━━ DATA EXTRACT ━━

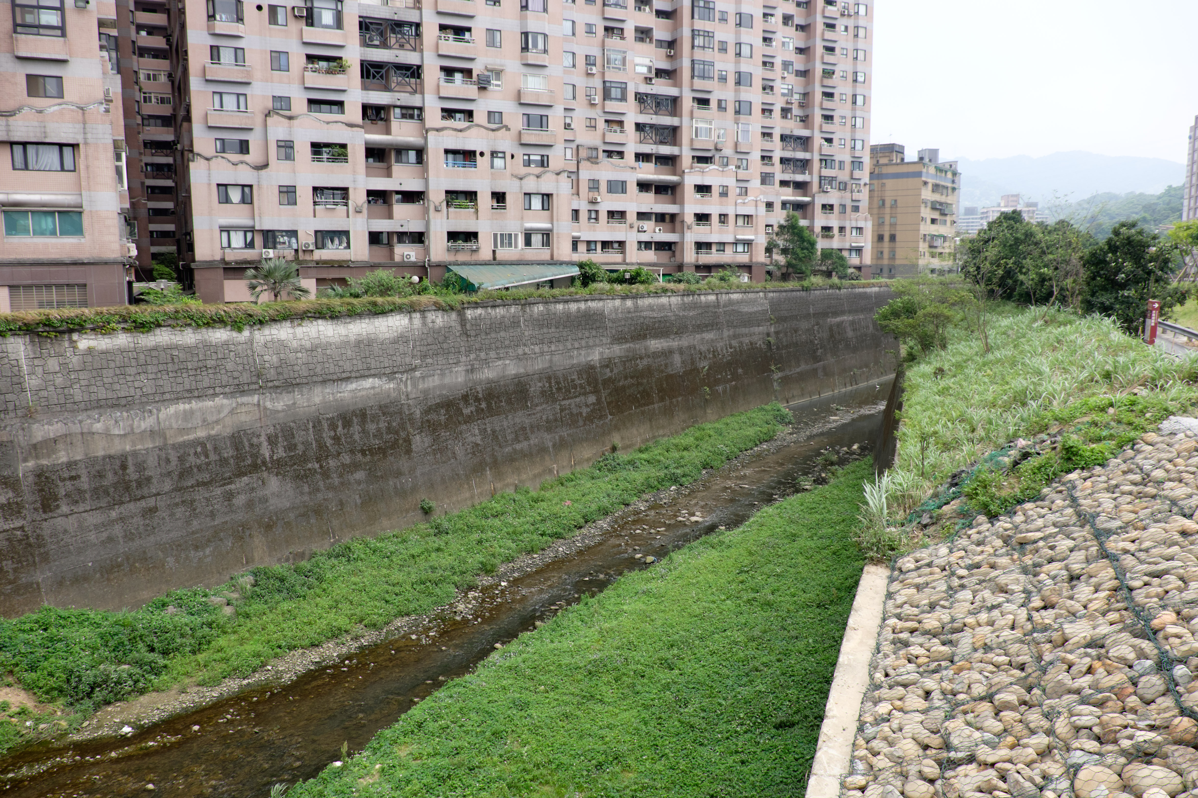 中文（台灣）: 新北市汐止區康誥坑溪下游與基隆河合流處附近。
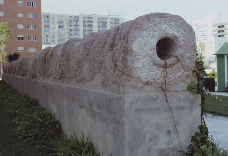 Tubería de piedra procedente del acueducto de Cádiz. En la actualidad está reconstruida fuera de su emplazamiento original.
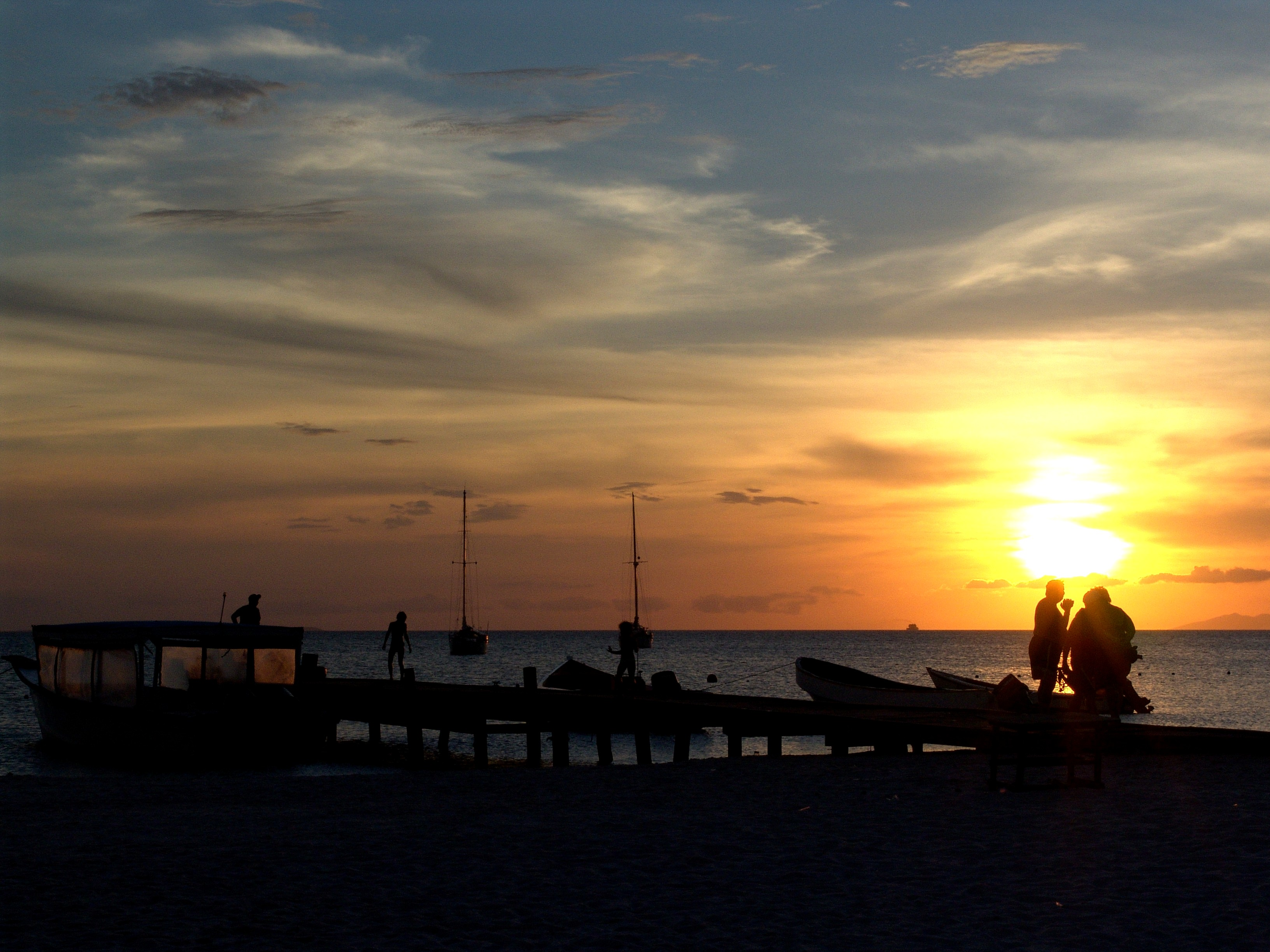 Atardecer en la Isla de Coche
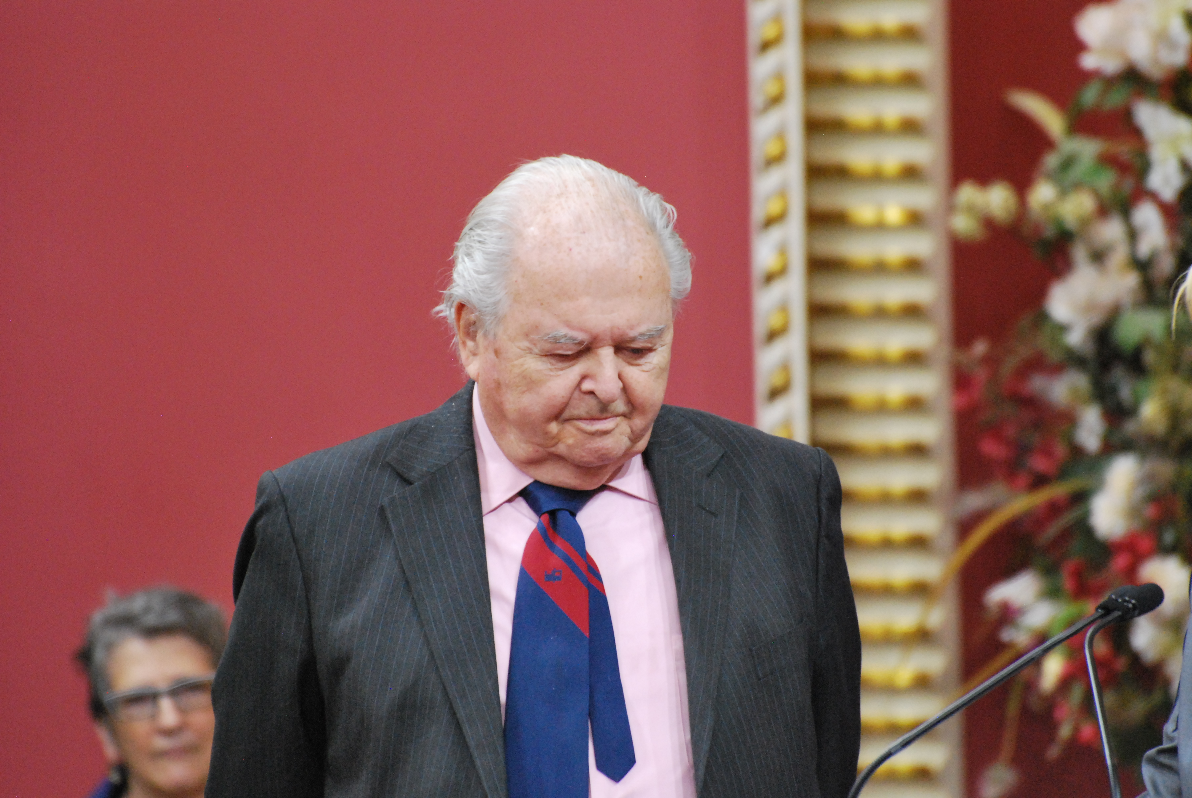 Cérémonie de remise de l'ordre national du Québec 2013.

━━━

- [WHAT TO WORK ON]: The data above are to be repeated word for word, with any pictures left out.

- [OUTPUT FOR THIS EXERCISE]:
 中文（台灣）: 新北市汐止區康誥坑溪下游與基隆河合流處附近。
 Tubería de piedra procedente del acueducto de Cádiz. En la actualidad está reconstruida fuera de su emplazamiento original.
 Atardecer en la Isla de Coche
 Cérémonie de remise de l'ordre national du Québec 2013.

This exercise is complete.